Individual difference. Wide interindividual variability in the task of mental arithmetic

Table 4 shows the variances for each task. The F statistics, P value, correlation coefficients, and distances of each electrode position are also presented, in the same manner as in Table 3. We focused on the difference between the abacus skill subject and the common subjects, and examined which electrode position exhibited the most difference. Firstly, in order to verify whether differences existed in each subject, we calculated the variance and performed F test with a significance level of five percent. However, no significant difference was observed in any electrode location.

Table 4 The difference between presence or absence of abacus skill

Table 4 shows that the difference was greatest when the position of the reference point was A1, and the measurement electrodes were F9–Fpz. The second is the case of the reference point being A2 and measurement electrodes F10–Fpz.

It is clear from Fig. 8 that the alpha band for the person with abacus skill is significantly different from others. The subject explained that he performed calculations using a virtual abacus in his head. Thus, a difference appeared in comparison with the common subject. The simplified electroencephalograph has many limitations. However, it can detect the differences in such a characteristic.

Conclusion

In this study, we conducted experiments using the simplified electroencephalograph B3 Band to determine whether this simplified device is practicable for health care. We verified the efficacy of the device for this purpose by placing the small electrode in various positions on the human head. Furthermore, we showed that it is possible to capture the variations in EEG that occur during continuous working using this simplified electroencephalograph, and also to detect the difference in related characteristics.

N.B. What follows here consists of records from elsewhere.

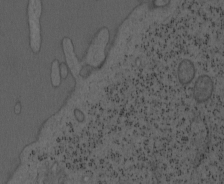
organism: Mouse
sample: OT-I killer T cells with ID8 ovarian cancer cells
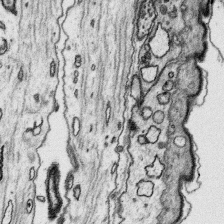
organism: Platynereis dumerilii
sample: Parapodia
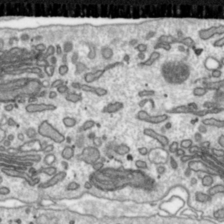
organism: Toxoplasma gondii
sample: Parasites in a vacuole inside a host cell
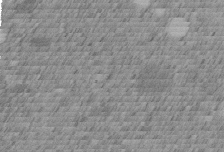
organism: C. elegans
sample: C. elegans embryo early stage
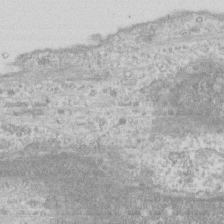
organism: Human
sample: Fibroblast cells
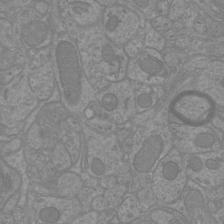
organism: Mouse
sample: Cortical neurons
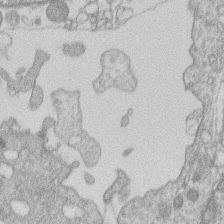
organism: Human
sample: Macrophage cells
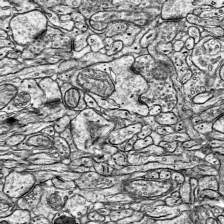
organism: Mouse
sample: Visual Cortex
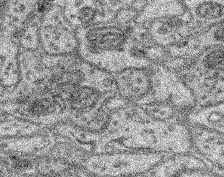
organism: Mouse
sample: Retina
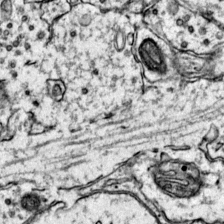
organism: Mouse
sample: Primary visual cortex
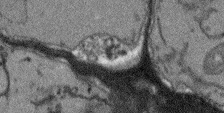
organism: Arabidopsis thaliana
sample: Root tip
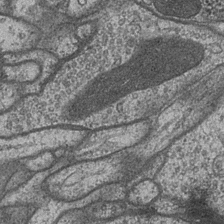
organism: Drosophila
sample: Optic medulla
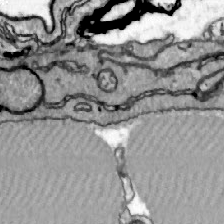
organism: Zebrafish
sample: Actinotrichia fibers
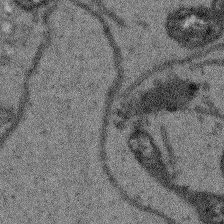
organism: Arabidopsis thaliana
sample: Root tip
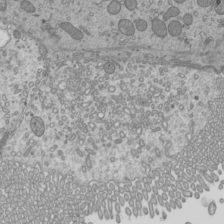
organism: Mouse
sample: Cilia; mouse epididymis
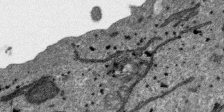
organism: Human
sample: Lung epithelial cells, uninfected (mock) control
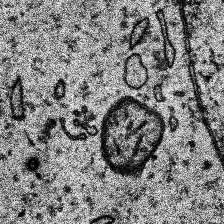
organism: Human
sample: Temporal Lobe
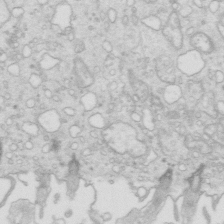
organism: Mouse
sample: Multiciliated cells
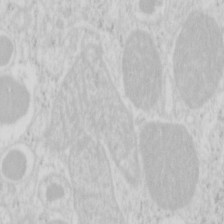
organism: Mouse
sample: Pancreas
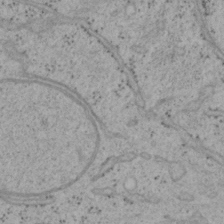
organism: Human
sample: HeLa cells
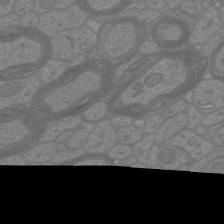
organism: Mouse
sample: Cortical neurons
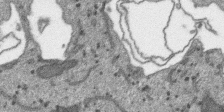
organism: Human
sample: Lung epithelial cells infected with SARS-CoV-2
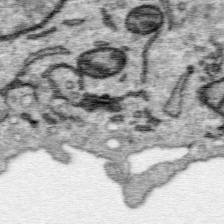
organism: Human
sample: HeLa cells
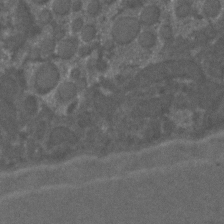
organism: C. elegans
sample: C. elegans embryo
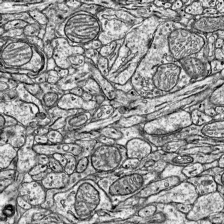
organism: Mouse
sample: Visual Cortex
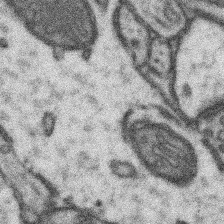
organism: Mouse
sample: Somatosensory cortex neuropil
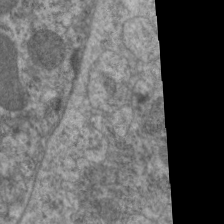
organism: C. elegans
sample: Pharynx
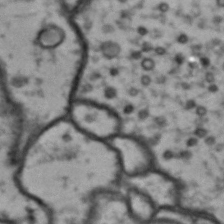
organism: Drosophila
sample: Brain
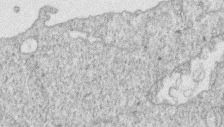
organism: Human
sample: HeLa cell HIV synapse
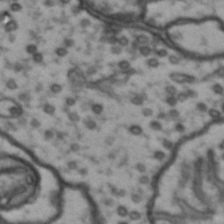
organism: Drosophila
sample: Brain
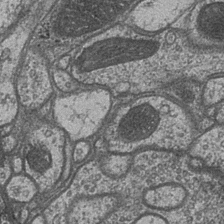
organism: Drosophila
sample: Optic medulla
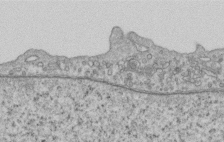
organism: Human
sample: Centriole in RPE cells
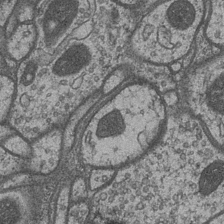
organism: Drosophila
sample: Optic medulla
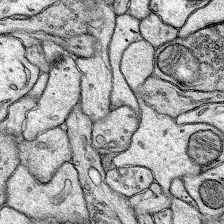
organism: Rat
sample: Hippocampus
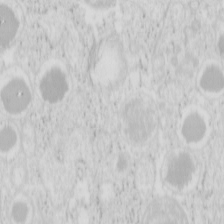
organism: Mouse
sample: Pancreas
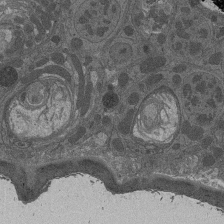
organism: Drosophila
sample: Antenna
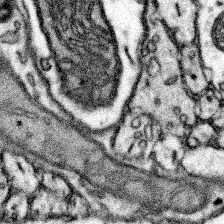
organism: Mouse
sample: Somatosensory cortex neuropil

The results indicate that larger differences can be detected when the electrode is placed to the left or right side rather than in the center right of the head. Further, even with a simplified electroencephalograph, it is possible to clearly capture the differences between frequency components in continuous operation. In addition, we showed that we could easily determine concentration periods by analyzing brain waves.

On the other hand, in order to seriously use a simplified EEG in health care, it is necessary to consider the load and fatigue that occur in everyday life. Therefore, this kind of full-scale, long-term life observation in EEG monitoring will be implemented in the next stage.